Comment 44 Daniel Vetter 2009-04-24 11:33:44 UTC
I've just tested the patch in comment #43 and everything works flawlessly on my machine (Thinkpad X40) now.

-Daniel
Comment 45 Bruno Prémont 2009-04-24 21:36:27 UTC
Patch from comment #43 work for me too (Acer TM660)
Comment 46 Paul Martin 2009-04-24 23:30:20 UTC
Len's commit f461ddea0af8b98e2b7940eba9c693b0ee44d64a fixes things for me, too.

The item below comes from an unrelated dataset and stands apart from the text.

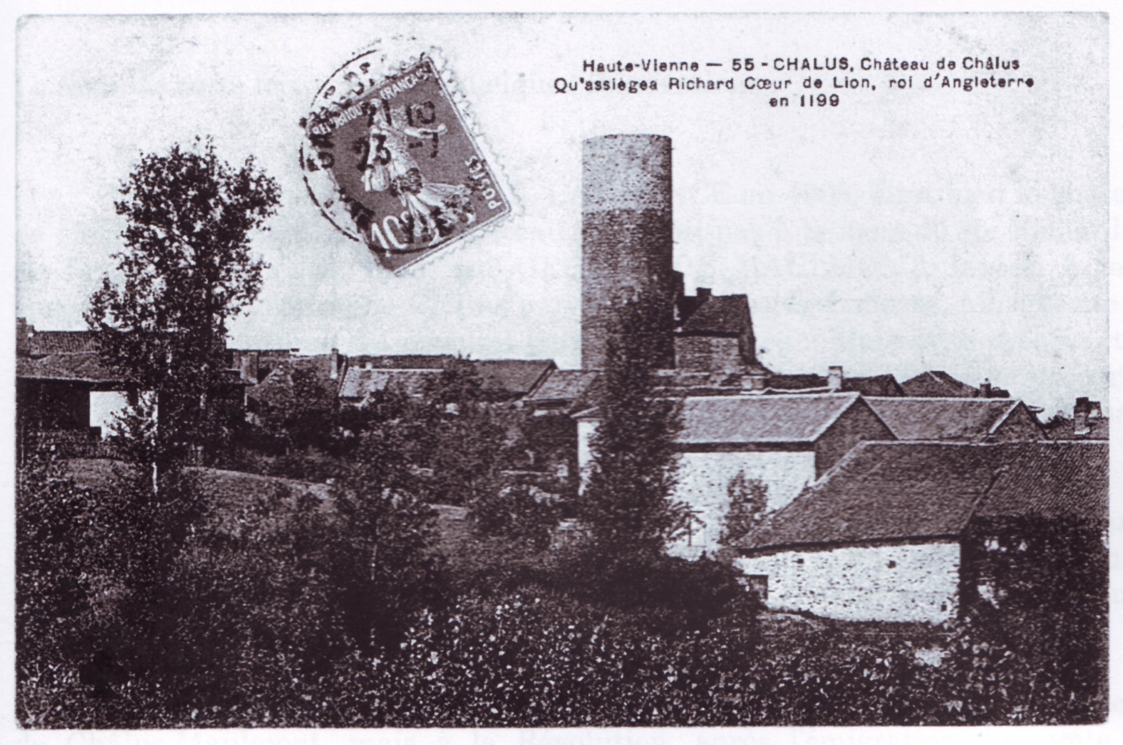 le château de Châlus Maulmont présenté sur une carte postale comme le château où fut mortellement blessé Richard Coeur de Lion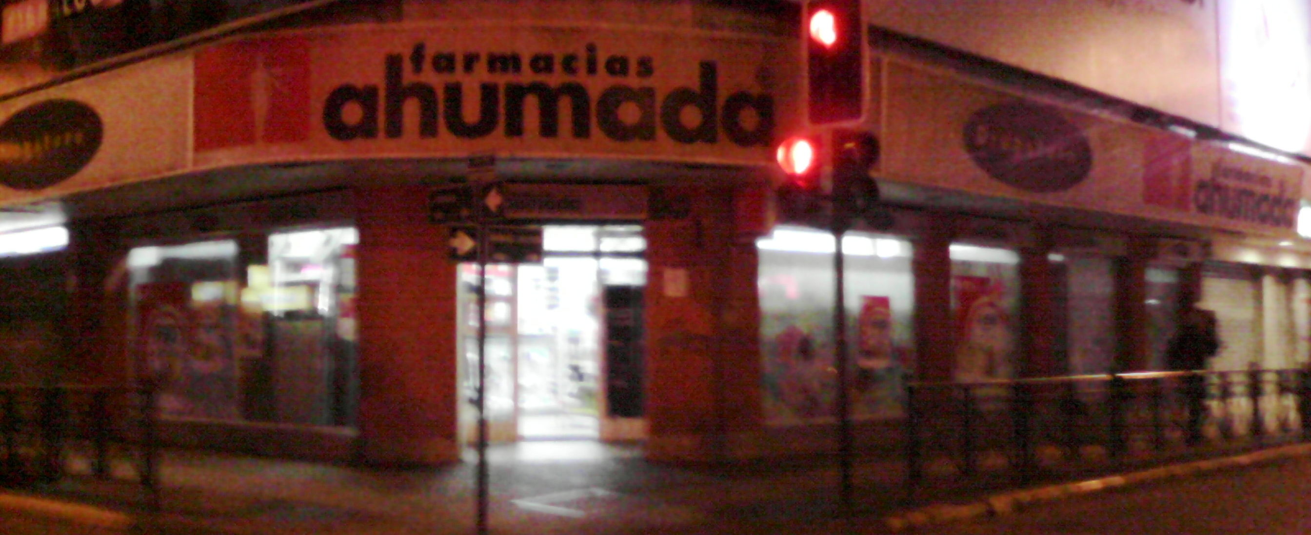 Sucursal de la cadena chilena de Farmacias Ahumada, ubicada en la calle Manuel Bulnes 413, Temuco (actualmente desaparecida).

(There's a problem with ath5k associating with an access point, but that seems unrelated.)
Comment 47 Rafael J. Wysocki 2009-04-25 21:31:05 UTC
Fixed by commit f461ddea0af8b98e2b7940eba9c693b0ee44d64a .
Comment 48 Daniel Vetter 2009-04-27 14:45:07 UTC
Hi all,

Some further testing shows that Len's  patch doesn't solve all the problems ff69.. caused on my Thinkpad X40.

With ff69 reverted on top of 2.6.30-rc2, I can hibernate (suspend to ram) as often as I want. With Len's patch (-linus version v2.6.30-rc3-329-g0c8454f) I can resume only once. In the second cycle the machine hangs hard shortly after switching the power on (fan and hd spin up). It doesn't manage to set the blinking mode for the suspend led, indicating a resume in progress. I checked the clocksource=acpi_pm workaround, and this does not work for the resume issue, i.e. broken in the same way as with Len's patch.

So at least for my setup, the breakage introduced by ff69 is not yet completely fixed.

-Daniel
Comment 49 Bruno Prémont 2009-04-27 20:25:57 UTC
For me, multiple S3 cycles are possible in a row (tested from linux console [vesafb]; I'm not using KMS but I have i915 loaded so GPU can be resumed)

Tested with today's linus kernel (commit e25c2c873f59c57cf1c2b1979cc8fb01958305ef)
Comment 50 Daniel Vetter 2009-05-07 09:05:10 UTC
On Mon, Apr 27, 2009 at 08:25:58PM +0000, bugzilla-daemon@bugzilla.kernel.org wrote:
> --- Comment #49 from Bruno <bonbons67@internet.lu>  2009-04-27 20:25:57 ---
> For me, multiple S3 cycles are possible in a row (tested from linux console
> [vesafb]; I'm not using KMS but I have i915 loaded so GPU can be resumed)
Thanks for testing this out, Bruno. I did some further testing but as of
v2.6.30-rc4-288-g413 my problem seems to be fixed.